"The shots had to work for the edit as much as the edit had to work for the shots," says editor Paul Machliss.
When editor Paul Machliss was on location cutting Edgar Wright’s high-octane Baby Driver, it was probably "the only time you had to wear a safety jacket while editing," he says, joking, "though I always said editing is a very dangerous business."
The hit film follows getaway driver Baby (Ansel Elgort), who regularly plays music in his earbuds to drown out his tinnitus — and the result is a meticulously choreographed tour de force of picture and sound.
“It’s such a big mix of music and action, and so many things were required to fall on the beat and interlock with other elements. Edgar said, ‘I think we are going to need you out here every day,'" explains Machliss, who cut the film with Jonathan Amos. “So my cutting room became a portable sort-of editing trolly — a magliner with a laptop, monitor and some storage and a connection to video assist. And for the assemble, that's how the film was put together."
“Sometimes it actually become necessary to edit on the move," he adds. "I’d be in a command vehicle, with a safety jacket and a laptop strapped to an apple crate.

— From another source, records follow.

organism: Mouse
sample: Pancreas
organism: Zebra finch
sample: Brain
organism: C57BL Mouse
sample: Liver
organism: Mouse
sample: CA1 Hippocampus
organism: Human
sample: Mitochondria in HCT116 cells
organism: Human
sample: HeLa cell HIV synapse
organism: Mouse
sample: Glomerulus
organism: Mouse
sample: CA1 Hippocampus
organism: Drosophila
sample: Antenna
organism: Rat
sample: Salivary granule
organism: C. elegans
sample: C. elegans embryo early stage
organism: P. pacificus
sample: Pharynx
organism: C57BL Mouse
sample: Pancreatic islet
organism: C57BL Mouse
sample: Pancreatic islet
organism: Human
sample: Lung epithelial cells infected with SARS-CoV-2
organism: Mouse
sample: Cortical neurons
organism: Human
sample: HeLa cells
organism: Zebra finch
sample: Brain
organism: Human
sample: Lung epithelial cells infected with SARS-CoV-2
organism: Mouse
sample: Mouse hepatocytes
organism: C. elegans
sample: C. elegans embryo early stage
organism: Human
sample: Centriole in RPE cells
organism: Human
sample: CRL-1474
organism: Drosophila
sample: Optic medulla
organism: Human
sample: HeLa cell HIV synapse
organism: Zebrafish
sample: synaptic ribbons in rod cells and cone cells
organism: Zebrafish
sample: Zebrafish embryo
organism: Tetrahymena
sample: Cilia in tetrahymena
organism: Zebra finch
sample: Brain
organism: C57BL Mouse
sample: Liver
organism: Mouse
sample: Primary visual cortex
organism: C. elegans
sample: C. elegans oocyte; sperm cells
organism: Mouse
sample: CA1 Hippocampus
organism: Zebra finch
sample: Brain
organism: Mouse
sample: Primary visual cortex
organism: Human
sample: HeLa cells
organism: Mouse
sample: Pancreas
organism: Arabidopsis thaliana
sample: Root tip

I was sitting next to Edgar, and we were dropping shots in as we filmed them around downtown Atlanta.” Once production wrapped, the final cut was carefully refined during postproduction.
Reflecting on the film, Machliss says that collaboration between production, including cinematographer Bill Pope, and postproduction was “the most enjoyable aspect — how one informed the other. The shots had to work for the edit as much as the edit had to work for the shots. And it’s interesting photographically, but it always pushes the story forward. That was a testament to Edgar’s work.”
All the music had to be cleared before shooting began. “I had every track on the Avid. Sometimes I had animatics attached to it; we did an animatic of the entire film with the correct music," Machliss recounts. The music was also playing on set or in earbuds, for the actors to perform against.
Machliss describes how each image was used in the storytelling — for instance, to help the audience maintain the sense of geography or understand the characters.
“Every steer of the wheel or pump of the brake is there to tell a story,” Machliss says. “You get a sense of where they are going, why, and how all of the protagonists in the car are involved...there’s a lot you can read into a character in the way they react.”